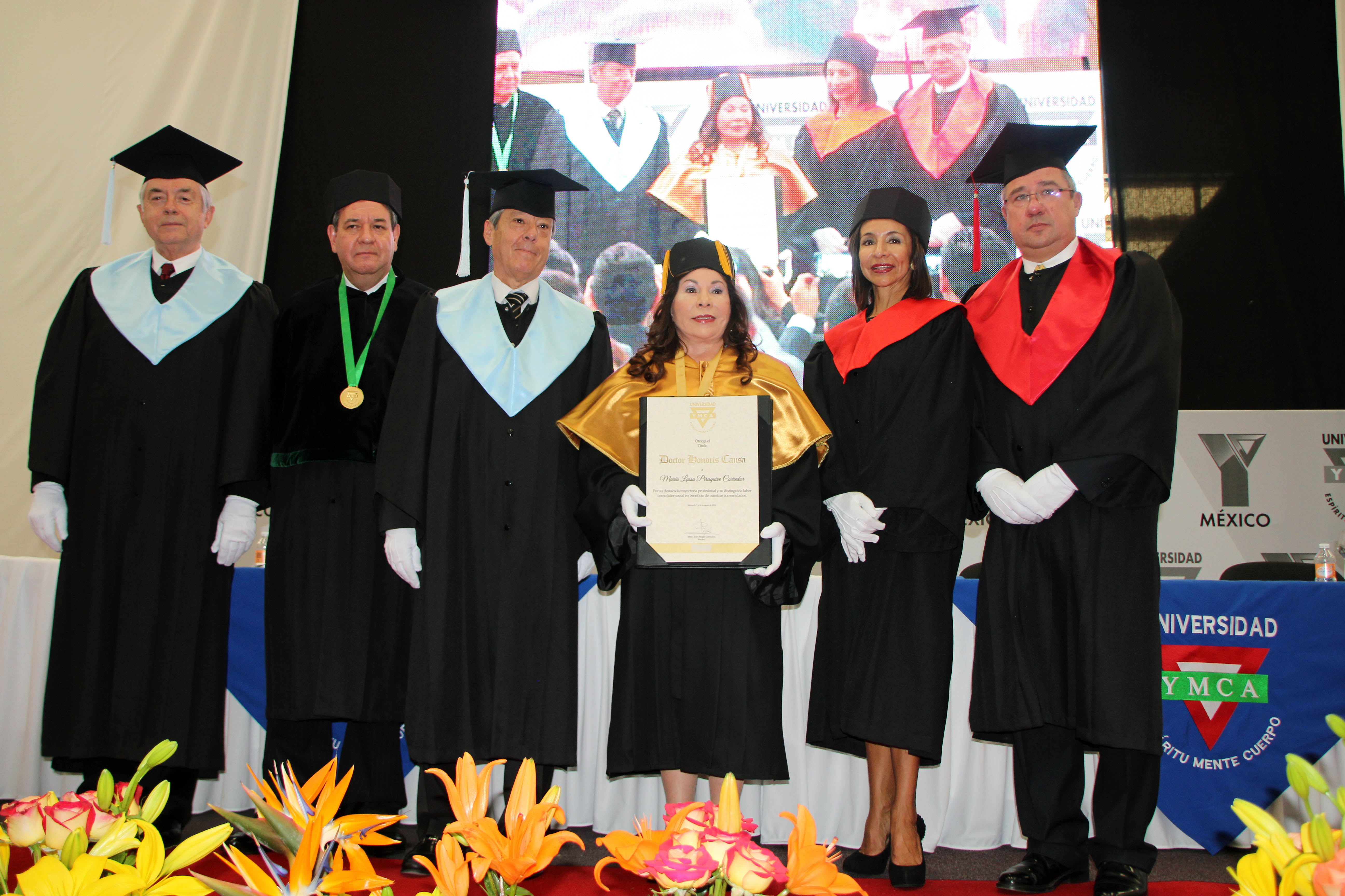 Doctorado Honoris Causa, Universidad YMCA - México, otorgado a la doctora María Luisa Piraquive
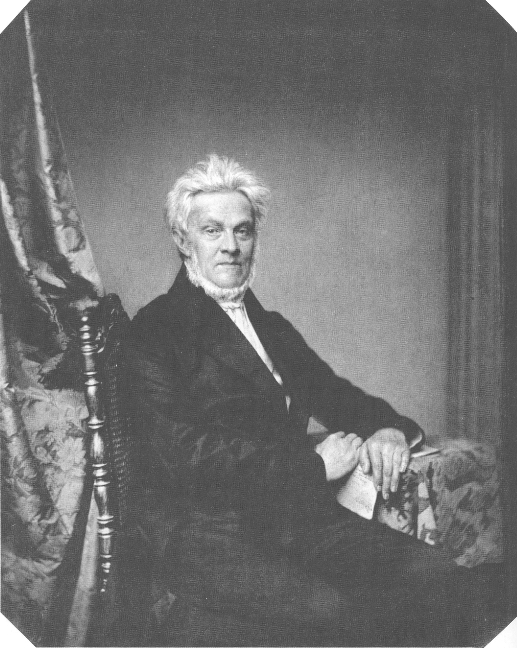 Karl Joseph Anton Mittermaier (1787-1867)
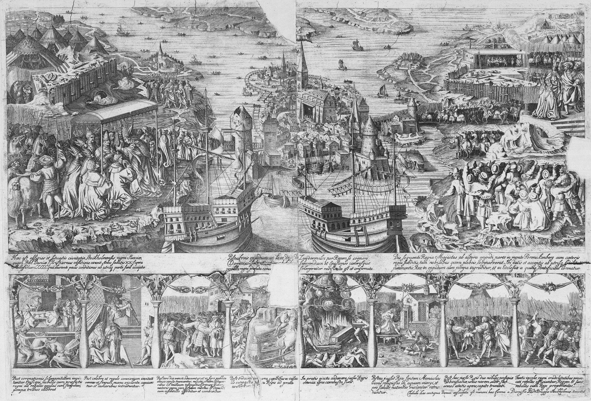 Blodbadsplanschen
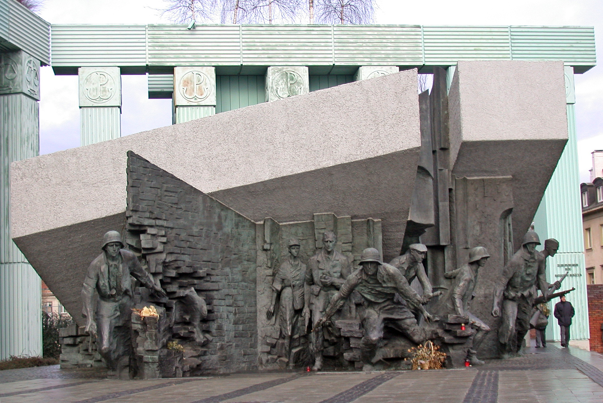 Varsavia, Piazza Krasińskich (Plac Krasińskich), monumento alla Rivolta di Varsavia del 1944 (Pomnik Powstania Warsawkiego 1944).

..............................

Exercise directions
Everything in the listing except the pictures must be reproduced exactly.

Task response
 Doctorado Honoris Causa, Universidad YMCA - México, otorgado a la doctora María Luisa Piraquive
 Karl Joseph Anton Mittermaier (1787-1867)
 Blodbadsplanschen
 Varsavia, Piazza Krasińskich (Plac Krasińskich), monumento alla Rivolta di Varsavia del 1944 (Pomnik Powstania Warsawkiego 1944).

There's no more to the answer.